Can You Write a Modern Woman?
By: Heather Webb
Posted on on September, 27, 2018
Reposted with Permission

This is one of those topics that’s sticky and tricky and I have to admit, I had my qualms about posting it. In the end, it seemed too important a topic NOT to post. Important in today’s climate and mostly, important to those of us who want to be the best fiction writers we can be. (I also thank Therese Walsh, who quietly nudged me to be brave.)

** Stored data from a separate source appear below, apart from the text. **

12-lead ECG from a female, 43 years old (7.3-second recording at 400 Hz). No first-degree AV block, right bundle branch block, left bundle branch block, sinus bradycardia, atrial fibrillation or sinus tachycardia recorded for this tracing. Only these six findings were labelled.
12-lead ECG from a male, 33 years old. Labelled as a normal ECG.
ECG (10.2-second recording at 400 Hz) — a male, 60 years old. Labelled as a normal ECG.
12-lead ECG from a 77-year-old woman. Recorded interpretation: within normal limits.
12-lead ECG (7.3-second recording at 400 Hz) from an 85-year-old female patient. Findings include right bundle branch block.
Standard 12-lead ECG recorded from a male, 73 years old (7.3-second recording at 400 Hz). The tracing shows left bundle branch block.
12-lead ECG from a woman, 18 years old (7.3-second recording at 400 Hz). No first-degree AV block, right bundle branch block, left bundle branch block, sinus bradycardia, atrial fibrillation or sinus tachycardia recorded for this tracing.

 Recently, I worked on three different client manuscripts written by male writers. One of the writers in particular, showed very skillful writing. It was gripping, well-paced, and had interesting metaphors. In fact, I was happily reading along with few comments until about page eight when something happened in the narrative that made me realize—oh, crap, THIS CHARACTER IS A FEMALE. I scratched my head, trying to figure out what was missing. The character was a little rougher around the edges, an anti-princess if you will, which was great. I love a rough-and-tumble female character with a side of badass, so this wasn’t the problem. I started reading from the beginning again, looking for clues. How had I missed this?

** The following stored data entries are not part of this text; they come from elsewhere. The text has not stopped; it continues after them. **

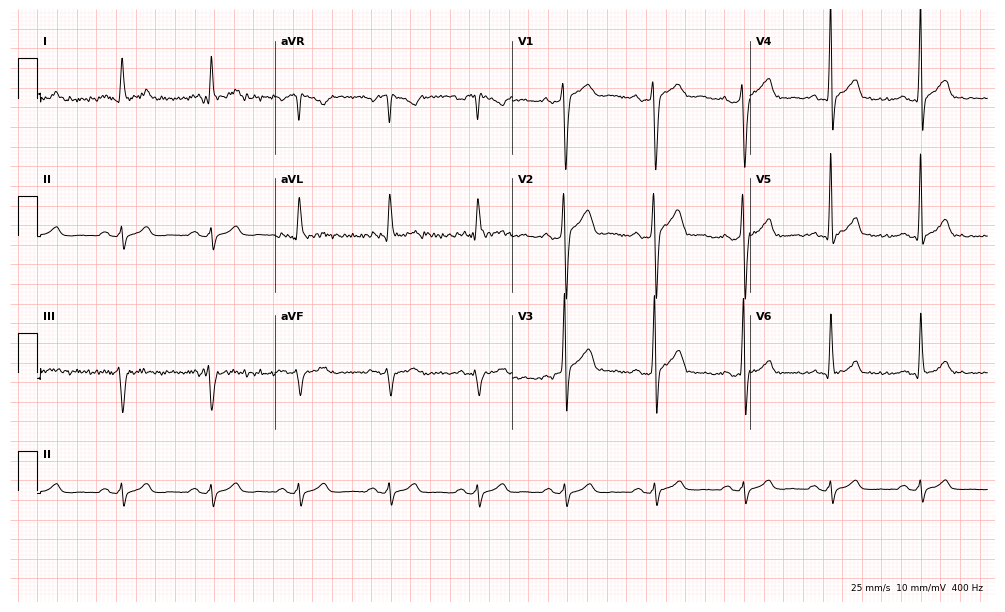
Standard 12-lead ECG recorded from a 37-year-old man (9.7-second recording at 400 Hz). None of these six findings is recorded: first-degree AV block, right bundle branch block, left bundle branch block, sinus bradycardia, atrial fibrillation, sinus tachycardia. Only these six findings were labelled.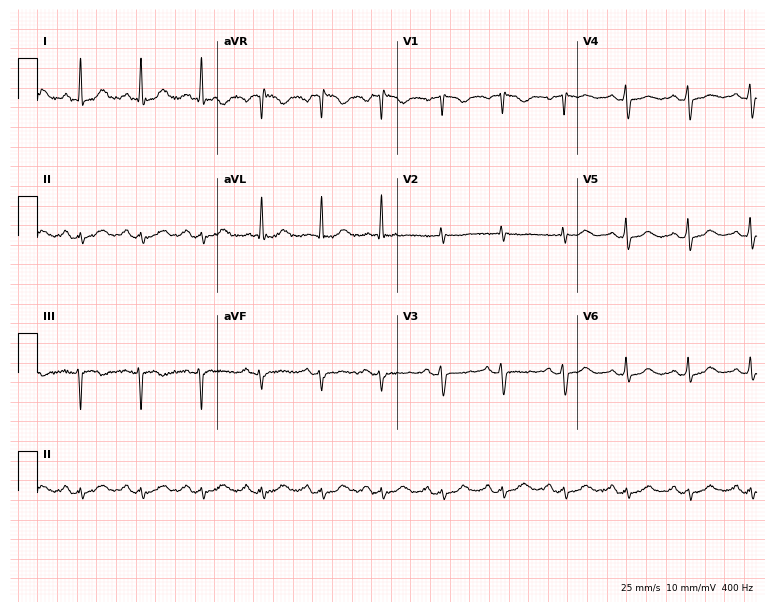
12-lead ECG from a female, 70 years old. Screened for six findings — first-degree AV block, right bundle branch block, left bundle branch block, sinus bradycardia, atrial fibrillation, sinus tachycardia — none is recorded. Findings outside these six are not listed.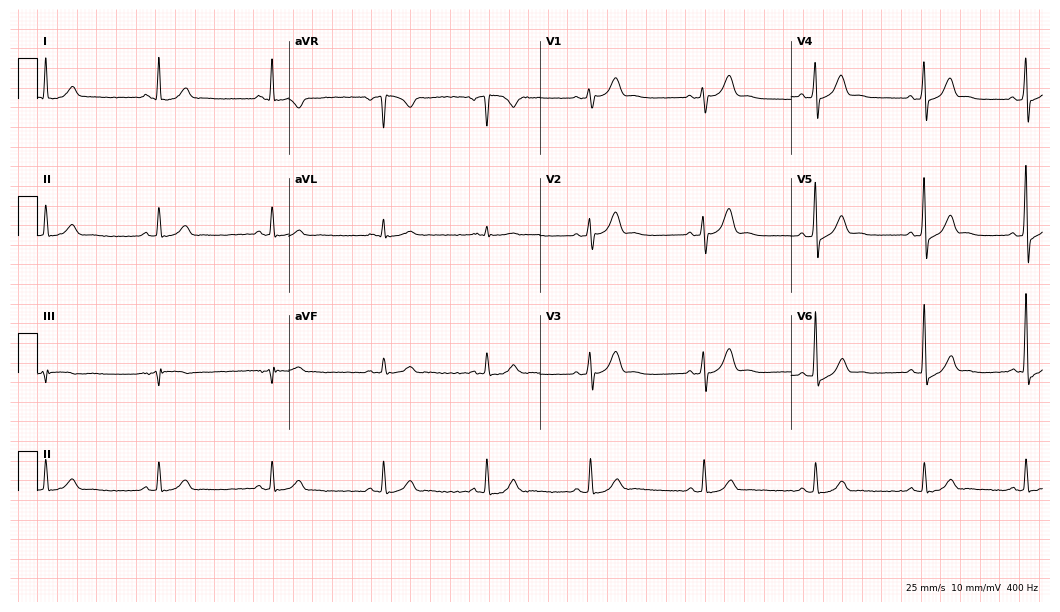
Resting 12-lead electrocardiogram (10.2-second recording at 400 Hz). Patient: a 37-year-old man. Read as a normal ECG.

And then it hit me, on my second read. This protagonist, in fact, all three protags from the client books I mention above, were missing the same thing. A fundamental piece of being a woman was absent.

The protagonists lacked both body and spatial awareness.

What does that even mean, spatial awareness? Being proud/ashamed of your body and/or your physical skills is certainly a part of spatial awareness, but it extends far beyond this. It’s something that is deeply programmed in our psyches, as women. A message that grows louder as we gain experiences, most of them negative, but some good, too.

And then there’s our relationship to men, and how it relates to this awareness.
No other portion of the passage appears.